Label3D has a few skeleton files in Label3D/skeletons
We're trying to test it with our own rat data (3 synced cameras videos), which model exactly would be the appropriate for this?
A general rule is that you want the model you're finetuning to have been trained on the same number of cameras and color channels. Even though you can come up with many workarounds to use models with data of different input shapes, we find that keeping the number of cameras and color channels the same gives the best results. The models currently in the repo include 6 cam RGB (AVG and MAX) and 6 cam MONO (AVG). You'll want a 3 camera RGB or 3 camera MONO model trained on rat7m depending on whether your data is RGB or mono. I have some 3 cam RGB models trained on rat7M that we used to finetune the rat pup data.

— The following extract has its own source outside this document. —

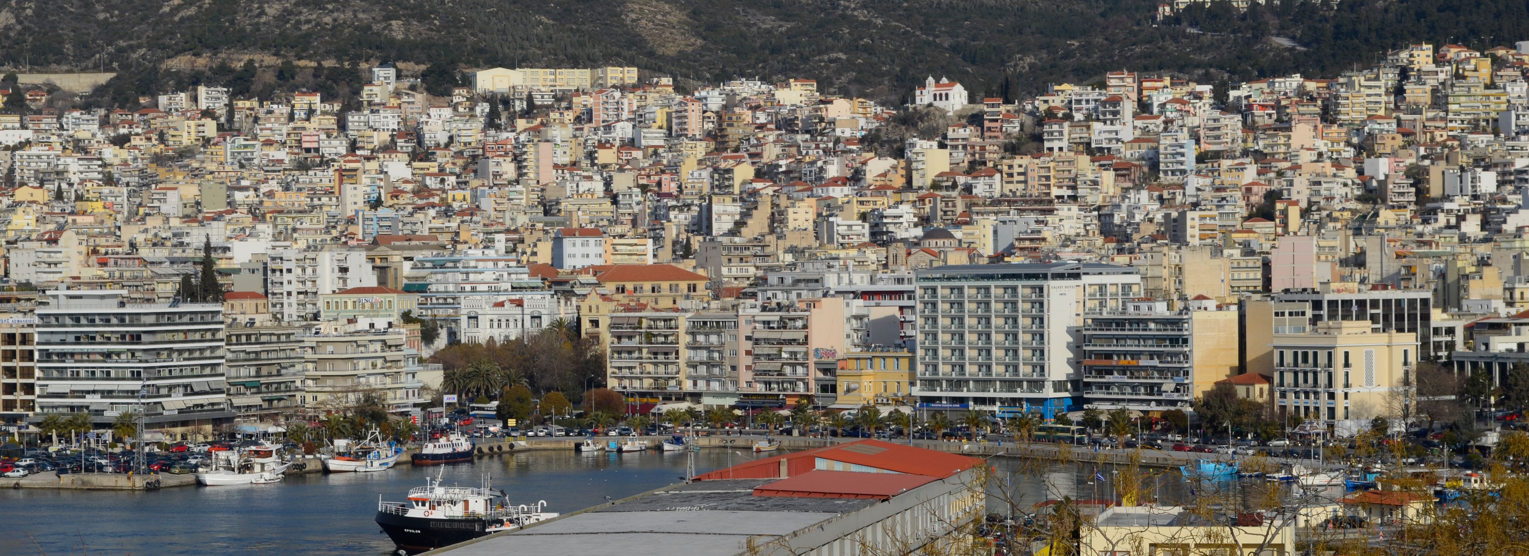 Kavala, Greece

I could send you them if your data is rgb, otherwise you'll need to wait for Tim for the mono versions.
@spoonsso I suspect this and potentially other issues ( #50 #54 ) could be addressed by adding the collection of rat7M-trained dannce and com models to the rat7m figshare, if they are not already there.
@diegoaldarondo
We are working with 3 RGB cameras, so if you could share the 3 cam model trained on rat7m that would be fantastic!
Thank you for pointing at the skeleton files, I'll check them out.
@morbent for the shape errors you are experiencing, please see my recent comment in #50.
@spoonsso @diegoaldarondo
Could you please share the link to the 3 cam RGB model trained on rat7M you mentioned?
Hi @enajx . I've put links to these weights in https://github.com/spoonsso/dannce/issues/62#issuecomment-893714409.
Hi, are the weights of networks trained on rats that are mentioned in the paper available? The provided models seem to be the models fine-tuned on mice (since network output has 22 landmarks rather than 20).